Rais Bhuiyan could have chosen to be angry, instead his faith led him to forgive.

Born in Bangladesh, Rais Bhuiyan had always dreamed of moving to the United States. “As a child, my impression about the USA was [that] it's a great country, a beautiful country. I remember watching a lot of Western movies. … It was a dream that one day I should visit the wild, wild West and see all those things.”

Bhuiyan moved to Dallas, Texas, in May of 2001, three months before the 9/11 terrorist attacks. Ten days after 9/11, a white supremacist named Mark Stroman came into the gas station where Bhuiyan was working behind the counter, pointed a double barreled shotgun at his face, and pulled the trigger. “I felt at first like a million bees stinging my face. … And I was begging God, do not take me today.” Although Bhuiyan had been shot in the head at point blank range, he survived the attack.

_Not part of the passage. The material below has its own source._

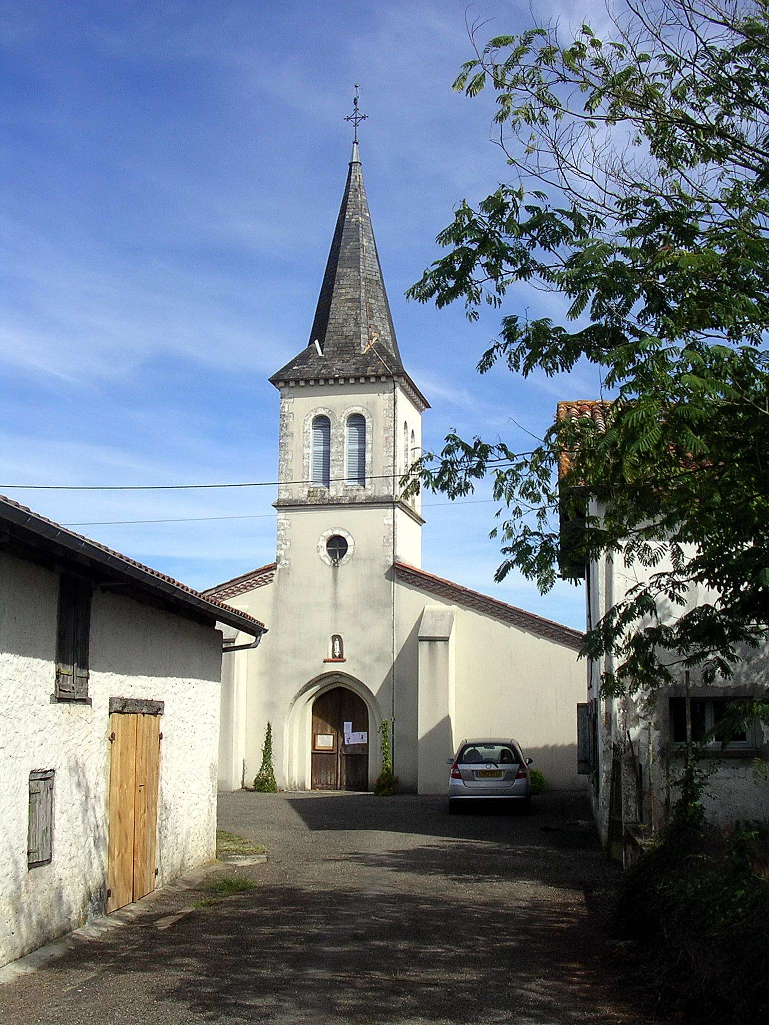 Chapelle de Lagastet à Aurice, dans le département français des Landes

After going on Hajj, the Muslim pilgrimage to Mecca, with his mother in 2009, Bhuiyan was reminded of a teaching of Islam: “In my faith, in Islam, it says that saving a life is like saving the entire mankind.” Then Bhuiyan did something almost unimaginable. As Mark Stroman sat on death row, Bhuiyan worked night and day to fight for his clemency, and the two of them — the attacker and the victim — became friends. Bhuiyan now serves as founder and president of a nonprofit, “World Without Hate.”

“[World Without Hate educates] people about the transformation of power of mercy and forgiveness, based on the hope that we can build a better world. A world without violence, a world without victims, and a world without hate.”